Let f: [1/2, 1] → R (the set of all real numbers) be a positive, non-constant and differentiable function such that f'(x) < 2f(x) and f(1/2) = 1. Then the value of ∫(1/2)^1 f(x)dx lies in the interval (2e⁻¹, 2e), (e⁻²/2, e⁻¹), (e⁻¹, 2e⁻¹), (0, e⁻²/2)

Given that f'(x) < 2f(x)
We have f'(x) - 2f(x) < 0
Multiplying by e⁻²ˣ, we get
e⁻²ˣf'(x) - 2e⁻²ˣf(x) < 0
This can be written as
d/dx(e⁻²ˣf(x)) < 0
Integrating from 1/2 to 1, we have
∫(1/2)^1 d/dx(e⁻²ˣf(x)) dx < ∫(1/2)^1 0 dx
e⁻²ˣf(x)^1 < 0
e⁻²f(1) - e⁻¹f(1/2) < 0
e⁻²f(1) - e⁻¹ < 0
e⁻²f(1) < e⁻¹
f(1) < e
Also, since f(x) is positive and f'(x) < 2f(x), we have
∫(1/2)^1 f(x) dx > 0
Let I = ∫(1/2)^1 f(x) dx
Since f(1/2) = 1 and f(x) is positive, we can say that f(x) is approximately 1 in the interval [1/2, 1].

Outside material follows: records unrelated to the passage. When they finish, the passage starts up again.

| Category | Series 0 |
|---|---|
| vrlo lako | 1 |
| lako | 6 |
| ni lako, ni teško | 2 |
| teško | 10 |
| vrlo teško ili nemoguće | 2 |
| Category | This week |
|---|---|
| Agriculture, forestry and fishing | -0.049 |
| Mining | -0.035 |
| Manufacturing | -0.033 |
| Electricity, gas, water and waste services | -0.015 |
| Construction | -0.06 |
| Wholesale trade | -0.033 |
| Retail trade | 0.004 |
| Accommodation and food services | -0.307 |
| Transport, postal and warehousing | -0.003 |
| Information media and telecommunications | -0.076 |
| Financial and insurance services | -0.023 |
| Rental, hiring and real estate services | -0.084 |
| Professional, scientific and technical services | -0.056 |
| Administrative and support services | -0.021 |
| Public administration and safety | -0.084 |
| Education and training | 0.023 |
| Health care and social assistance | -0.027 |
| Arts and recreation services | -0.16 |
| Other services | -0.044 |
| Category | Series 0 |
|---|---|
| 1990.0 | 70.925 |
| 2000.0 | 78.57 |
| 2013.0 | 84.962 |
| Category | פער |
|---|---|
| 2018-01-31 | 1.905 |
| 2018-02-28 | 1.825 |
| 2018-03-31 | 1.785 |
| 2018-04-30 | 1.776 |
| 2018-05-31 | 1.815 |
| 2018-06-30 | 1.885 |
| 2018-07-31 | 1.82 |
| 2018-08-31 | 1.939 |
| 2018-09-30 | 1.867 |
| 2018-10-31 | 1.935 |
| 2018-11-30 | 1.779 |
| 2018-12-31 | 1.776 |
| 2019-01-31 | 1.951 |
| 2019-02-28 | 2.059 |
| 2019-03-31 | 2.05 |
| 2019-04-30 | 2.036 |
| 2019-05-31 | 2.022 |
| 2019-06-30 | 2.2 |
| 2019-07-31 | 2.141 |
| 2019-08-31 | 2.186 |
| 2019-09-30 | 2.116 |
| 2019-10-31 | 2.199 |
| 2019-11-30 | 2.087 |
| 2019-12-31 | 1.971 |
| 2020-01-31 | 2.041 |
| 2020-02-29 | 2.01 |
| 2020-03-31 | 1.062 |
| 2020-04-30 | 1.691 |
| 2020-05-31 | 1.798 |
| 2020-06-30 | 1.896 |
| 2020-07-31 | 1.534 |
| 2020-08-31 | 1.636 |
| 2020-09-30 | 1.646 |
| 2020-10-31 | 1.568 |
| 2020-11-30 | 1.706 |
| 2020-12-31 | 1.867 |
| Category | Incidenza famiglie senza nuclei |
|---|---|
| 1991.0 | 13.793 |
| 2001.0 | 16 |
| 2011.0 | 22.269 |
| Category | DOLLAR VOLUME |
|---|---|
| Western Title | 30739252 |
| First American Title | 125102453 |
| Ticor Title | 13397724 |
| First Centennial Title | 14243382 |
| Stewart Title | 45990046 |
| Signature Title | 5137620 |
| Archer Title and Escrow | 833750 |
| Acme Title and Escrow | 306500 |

Therefore, I ≈ ∫(1/2)^1 1 dx = 1/2
Also, we have f(1) < e
Then, I = ∫(1/2)^1 f(x) dx < ∫(1/2)^1 e dx = e/2 ≈ 1.359
Since f(x) is a positive function and I > 0, and I < e/2, we can conclude that I lies in the interval (0, e/2).
However, since f(1/2) = 1 and f'(x) < 2f(x), the value of f(x) will be less than e in the interval [1/2,1].
Therefore, the value of ∫(1/2)^1 f(x) dx will lie in the interval (e⁻¹, 2e⁻¹).